Looks like the problem related to the 2nd way of moving the master role (with maintenance) appeared in the past: https://bugzilla.redhat.com/show_bug.cgi?id=1360456, https://bugzilla.redhat.com/show_bug.cgi?id=1298724
Shir, please share you recent findings regardings
(In reply to Tal Nisan from comment #2) > Shir, please share you recent findings regardings Reproduce on 4.3 as well: ovirt-engine-4.3.11.4-0.1.el7.noarch vdsm-4.30.50-1.el7ev.x86_64
Hi Shani, can you please explain Why is this on QA? Was the issue described in the description of this bug fixed? I can only find a patch which adds a validation for avoiding switching the master storage domain from/to gluster domains. So there is no a real fix here if i understand correctly. Just a WA.
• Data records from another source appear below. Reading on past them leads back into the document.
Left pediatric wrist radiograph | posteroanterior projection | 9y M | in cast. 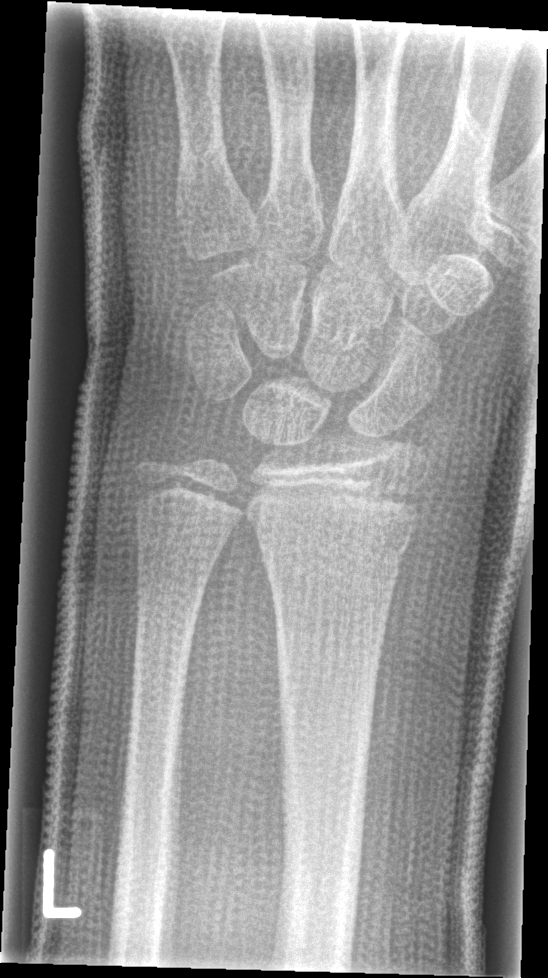   # coordinates are [x1, y1, x2, y2] in image pixels
  ao: 23r-E/2.1
  fracture: 1 @ bbox(244, 477, 426, 580)
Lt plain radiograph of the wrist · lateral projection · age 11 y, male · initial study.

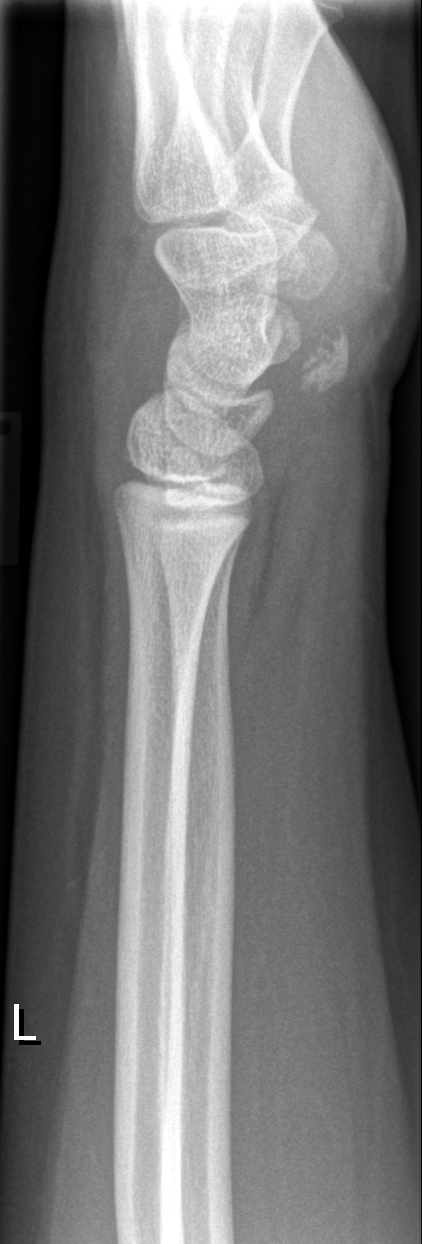
FINDINGS: Fracture: none labeled.
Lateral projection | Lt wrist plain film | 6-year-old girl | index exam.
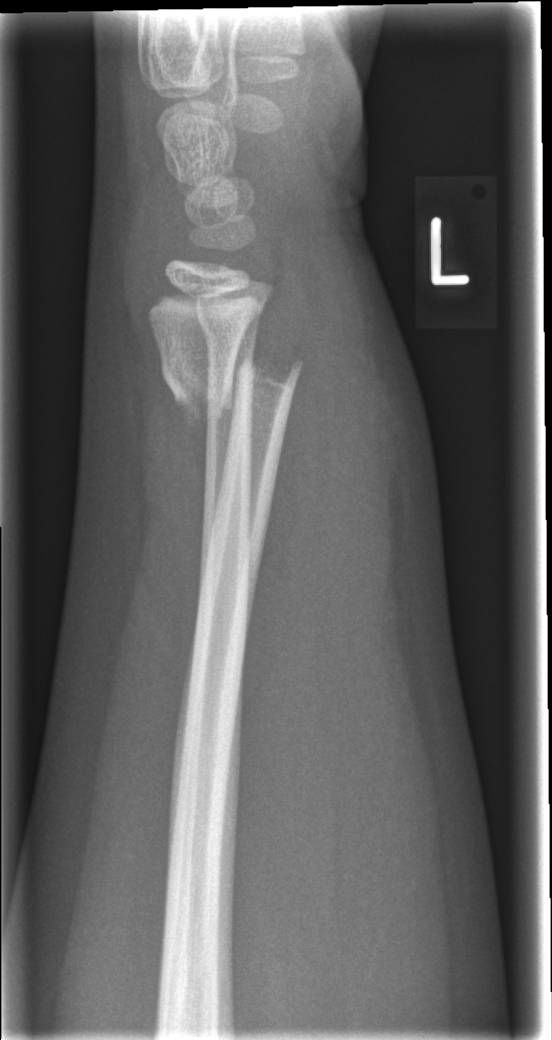 Positive pronator fat-pad sign: (left=238, top=293, right=380, bottom=796). AO/OTA classification: 23r-M/3.1; 23u-M/2.1. Bone fracture: (left=152, top=341, right=308, bottom=436); (left=193, top=301, right=266, bottom=348). Soft-tissue finding identified at (left=261, top=203, right=430, bottom=790).
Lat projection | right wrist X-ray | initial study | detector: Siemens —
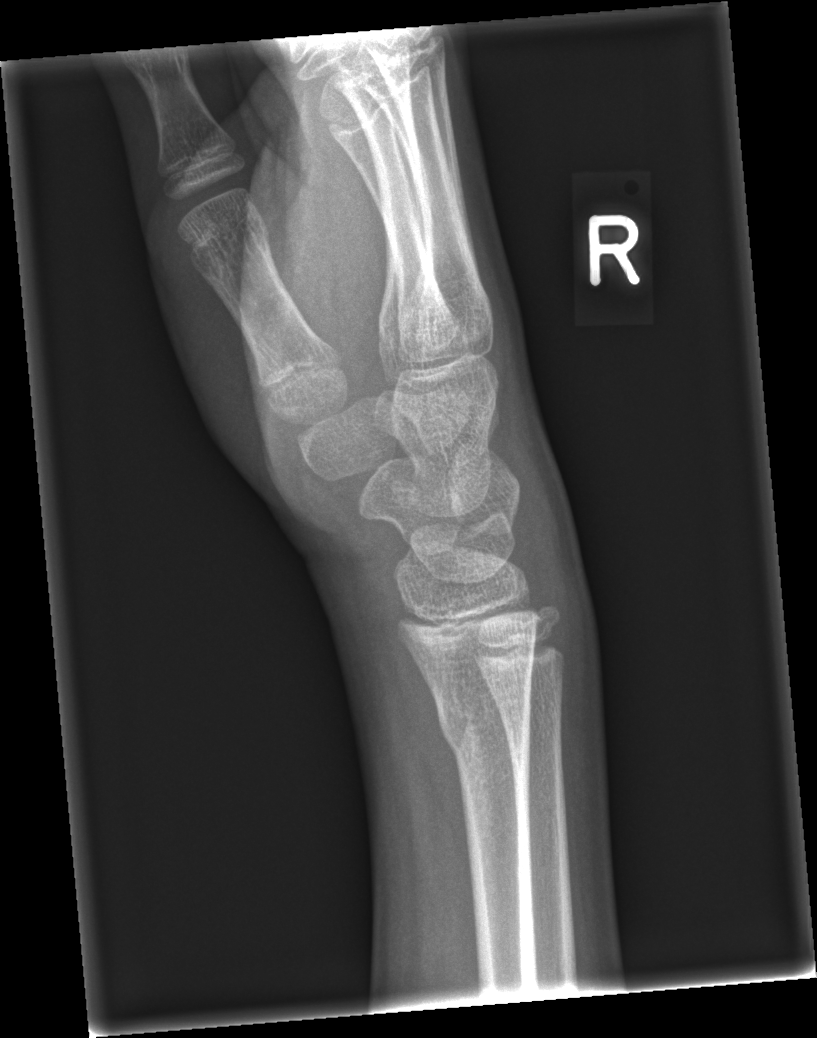 (pixel coordinates, top-left origin, xyxy)
Q: What is the AO/OTA classification?
A: AO code 23r-M/2.1
Q: Fracture present?
A: One fracture at 432 690 532 768
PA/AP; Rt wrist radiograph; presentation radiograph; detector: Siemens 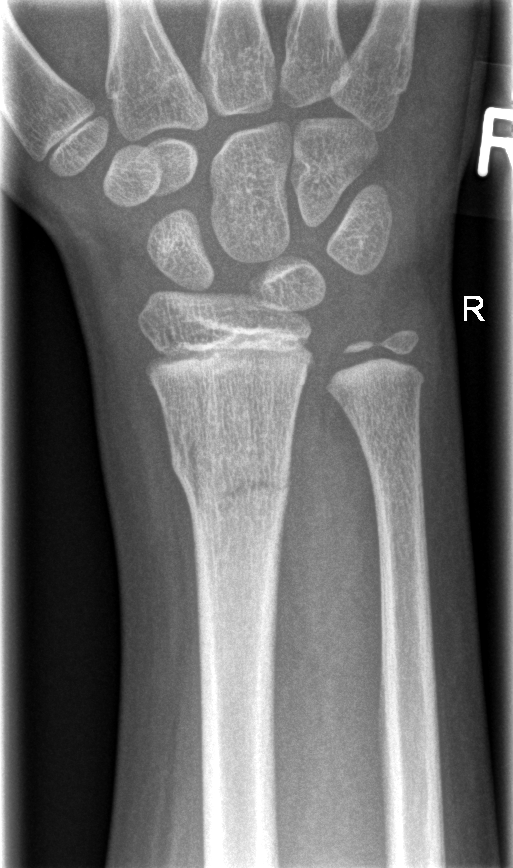 Q: Locate any fractures.
A: Bone fracture: bbox(165, 422, 293, 522)
Q: What is the AO/OTA classification?
A: AO code 23r-M/3.1
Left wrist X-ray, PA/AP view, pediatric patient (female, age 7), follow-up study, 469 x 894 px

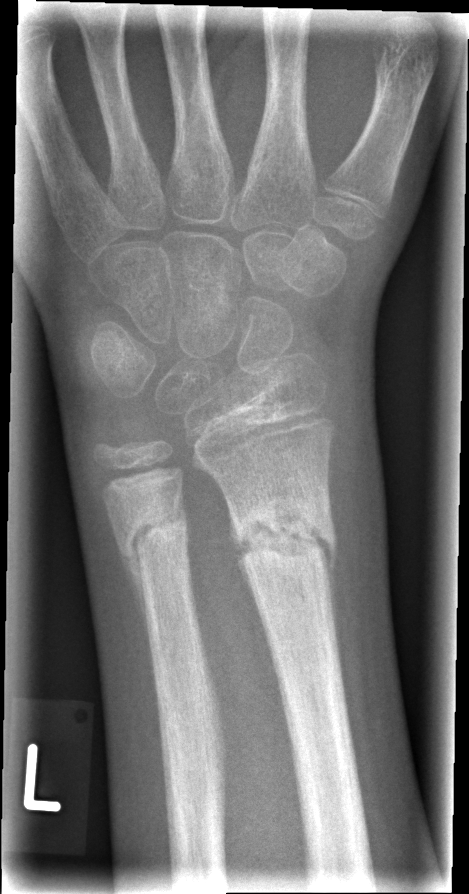

Q: AO code?
A: Fracture classified AO/OTA 23-M/3.1
Q: Fracture present?
A: Fx — [x1=230, y1=484, x2=338, y2=577], [x1=116, y1=496, x2=191, y2=573]
Q: Is there periosteal reaction?
A: Periosteal new bone — [x1=127, y1=556, x2=154, y2=674]; [x1=323, y1=535, x2=343, y2=684]
Q: Bone density?
A: Decreased bone density (osteopenia)
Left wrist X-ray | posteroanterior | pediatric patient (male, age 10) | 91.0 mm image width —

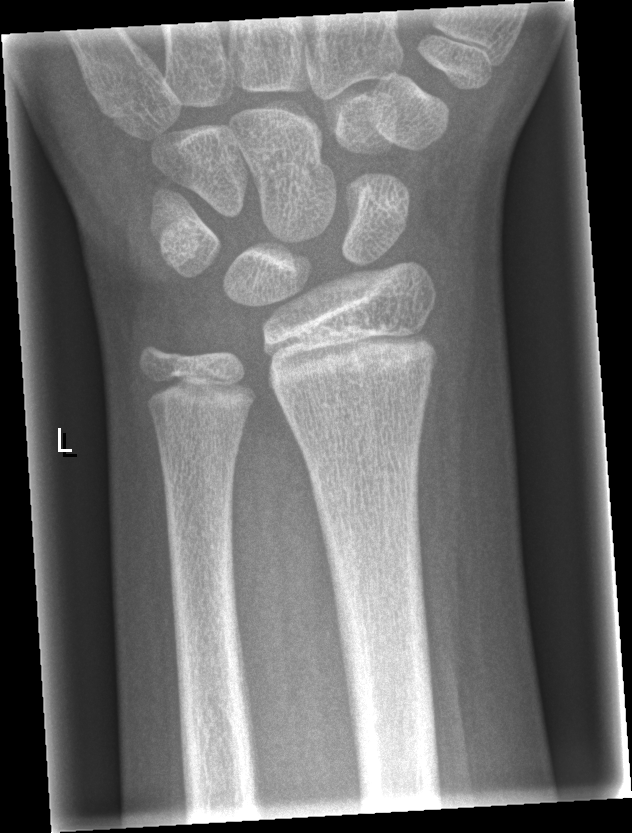
FINDINGS: No fracture bounding box.
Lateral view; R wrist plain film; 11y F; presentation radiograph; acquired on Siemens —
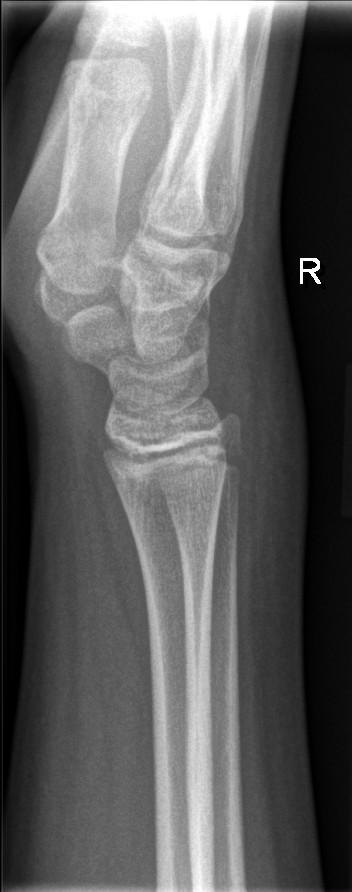 FINDINGS — Soft tissue abnormality: [212, 286, 316, 604]. Fx: none.
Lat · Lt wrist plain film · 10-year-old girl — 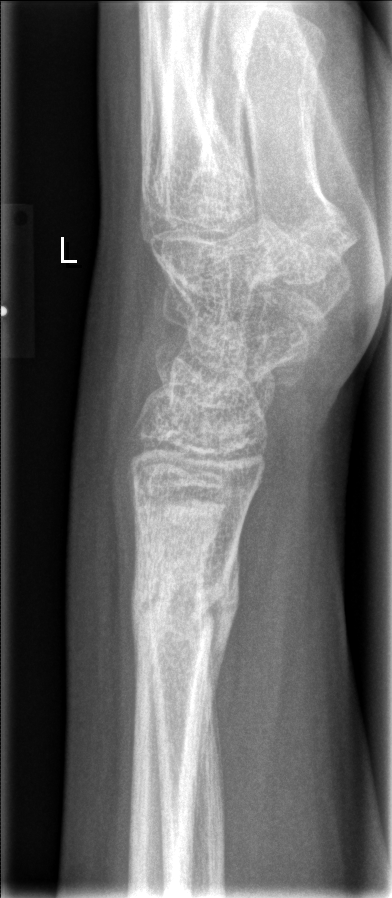 (bounding boxes in image-pixel xyxy)
Fracture = 1 @ 126 551 243 659
Osteopenia = present
Periosteal thickening = 190 526 244 824
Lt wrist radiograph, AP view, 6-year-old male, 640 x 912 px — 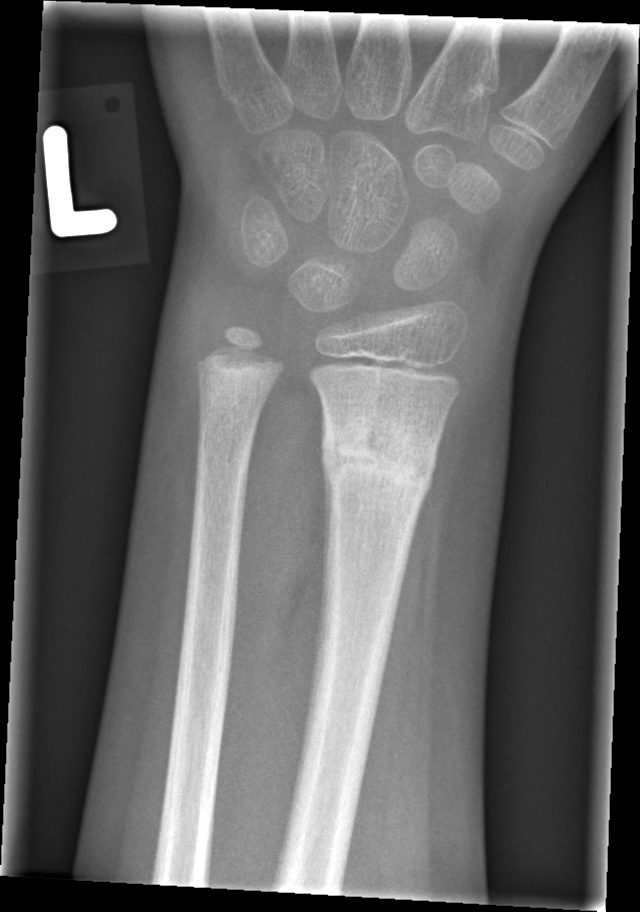

# bounding boxes in image-pixel xyxy
fracture: [x1=316, y1=411, x2=442, y2=512]; [x1=198, y1=352, x2=285, y2=417]
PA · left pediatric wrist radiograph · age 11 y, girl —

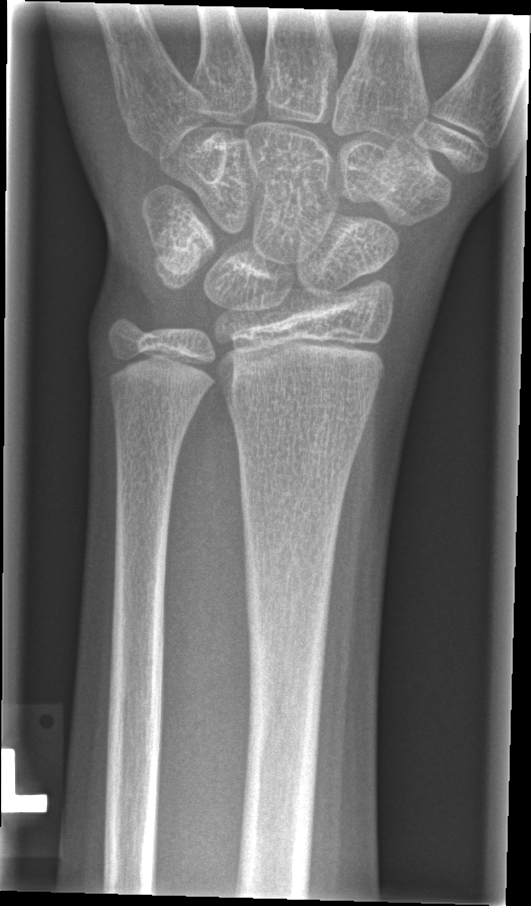
Fracture = none labeled

Until bug 1913764 will be fixed we've blocked switch master to and from Gluster domains, this block should be removed after the root cause is fixed
Moving to 'Verified'.
This bugzilla is included in oVirt 4.4.4 release, published on December 21st 2020. Since the problem described in this bug report should be resolved in oVirt 4.4.4 release, it has been closed with a resolution of CURRENT RELEASE. If the solution does not work for you, please open a new bug report.